# Pinned raft on lower Eagle



## dsruss (May 21, 2009)

It's actually closer to straight across from HATS


Sent from my iPhone using Mountain Buzz


----------



## dsruss (May 21, 2009)

Recovered, thanks to Eagle County Mountain Rescue Group


Sent from my iPhone using Mountain Buzz


----------



## spencerhenry (Jun 21, 2004)

did you learn something from their retrieval? like how to recover your own gear?


----------



## swimteam101 (Jul 1, 2008)

*Classless*

If not I teach a gear recovery class on Sundays right after Spencerhenrys trolling asshole class.


----------



## carvedog (May 11, 2005)

swimteam101 said:


> If not I teach a gear recovery class on Sundays right after Spencerhenrys trolling asshole class.


Can I sign up for both classes? Sounds fun.


----------



## spencerhenry (Jun 21, 2004)

classic sign of what this country has become.

screw up, then call someone else to deal with it for you.


----------



## dsruss (May 21, 2009)

Yes, we learned a lot. Spencerhenry, thanks for your kind words and intent. It's people like you that make mountainbuzz a warm and welcoming forum to share information that might impact others. Also, it's so nice you feel you know the whole situation well enough to offer feedback and wisdom.


Sent from my iPhone using Mountain Buzz


----------



## carvedog (May 11, 2005)

spencerhenry said:


> classic sign of what this country has become.
> 
> screw up, then call someone else to deal with it for you.


classic sign of what this forum has become.

screw up, let people know what's up and that the authorities have been contacted so no false searches are started, and some internet trollholio pisses all over you.


----------



## Andy H. (Oct 13, 2003)

carvedog said:


> classic sign of what this forum has become.
> 
> screw up, let people know what's up and that the authorities have been contacted so no false searches are started, and some internet trollholio pisses all over you.


Yeah, I was thinking that maybe they called dispatch to say everyone was OK, and a little while later a bunch of bored rescue guys roll up and shove them out of the way and take over the boat recovery because they're the "experts." Like what I think has happened with kayak recoveries on Clear Creek.

It's amazing what we can come up with when we don't know any details, eh? We can fill that info in to fit however we want to imagine the story to work out in the end.

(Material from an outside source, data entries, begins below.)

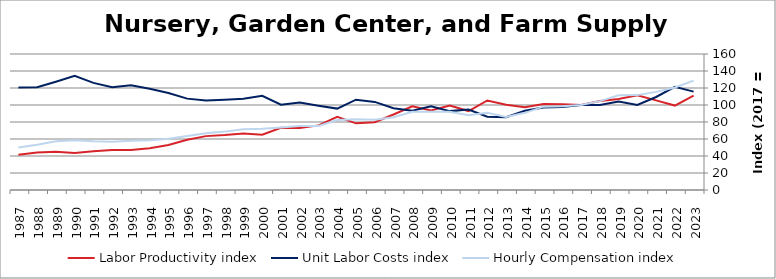
| Category | Labor Productivity index | Unit Labor Costs index | Hourly Compensation index |
|---|---|---|---|
| 2023.0 | 111.146 | 115.744 | 128.644 |
| 2022.0 | 99.328 | 121.416 | 120.601 |
| 2021.0 | 105.478 | 109.438 | 115.433 |
| 2020.0 | 111.508 | 100.103 | 111.623 |
| 2019.0 | 107.031 | 104.115 | 111.435 |
| 2018.0 | 104.576 | 100.007 | 104.583 |
| 2017.0 | 100 | 100 | 100 |
| 2016.0 | 100.993 | 97.646 | 98.616 |
| 2015.0 | 101.094 | 96.993 | 98.054 |
| 2014.0 | 97.437 | 93.181 | 90.793 |
| 2013.0 | 100.371 | 85.7 | 86.018 |
| 2012.0 | 105.362 | 86.212 | 90.835 |
| 2011.0 | 92.861 | 94.582 | 87.829 |
| 2010.0 | 99.325 | 92.802 | 92.176 |
| 2009.0 | 93.643 | 98.463 | 92.204 |
| 2008.0 | 98.503 | 93.382 | 91.984 |
| 2007.0 | 88.817 | 96.296 | 85.527 |
| 2006.0 | 79.822 | 103.655 | 82.74 |
| 2005.0 | 78.397 | 106.276 | 83.317 |
| 2004.0 | 86.055 | 95.764 | 82.41 |
| 2003.0 | 76.016 | 99.211 | 75.416 |
| 2002.0 | 73.075 | 102.895 | 75.19 |
| 2001.0 | 73.271 | 100.38 | 73.549 |
| 2000.0 | 64.986 | 110.761 | 71.979 |
| 1999.0 | 66.587 | 107.278 | 71.434 |
| 1998.0 | 64.63 | 106.268 | 68.681 |
| 1997.0 | 63.387 | 105.347 | 66.777 |
| 1996.0 | 59.078 | 107.488 | 63.502 |
| 1995.0 | 52.853 | 114.194 | 60.354 |
| 1994.0 | 49.073 | 119.135 | 58.463 |
| 1993.0 | 47.021 | 123.358 | 58.005 |
| 1992.0 | 47.001 | 120.799 | 56.777 |
| 1991.0 | 45.552 | 126.04 | 57.413 |
| 1990.0 | 43.62 | 134.252 | 58.561 |
| 1989.0 | 44.899 | 127.433 | 57.216 |
| 1988.0 | 44.02 | 120.907 | 53.223 |
| 1987.0 | 41.487 | 120.659 | 50.058 |

dsruss - glad everyone's OK, hopefully all the gear's recovered and in good shape too.

Stay safe,

-AH


----------



## soggy_tortillas (Jul 22, 2014)

Similar incident happened on the Steamboat town run last year (or maybe the year before). The group wrapped their canoe, but failed to let anyone know. Couple passersby spotted the canoe and called the police, for fear that the group was still in the river. The cops had a "hunch" and found the group down at one of the bars, perfectly fine.


----------



## dsruss (May 21, 2009)

Yes, pretty much we called dispatch right when after it happened to let them know everyone was okay and boat was pinned. There were a few boats coming down after us and didn't want any unnecessary fuss. We lucked out with the Mountain Rescue and a few others helping us right away that evening before the water got higher today mainly because they knew who we were. Because of them, we were able to get it recovered from a tough spot quickly. We certainly did not intend on someone cleaning up our mess, just appreciative of the help in a big way. Also, as educators, we are constantly learning new things ourselves and every experience helps us do just that.

Here is video of part of recovery


----------



## Vailboater (Apr 12, 2009)

Happy everyone is safe. Anyone know about the cat pinned in Dowds earlier this week? It's not there today. 


Sent from my iPhone using Mountain Buzz


----------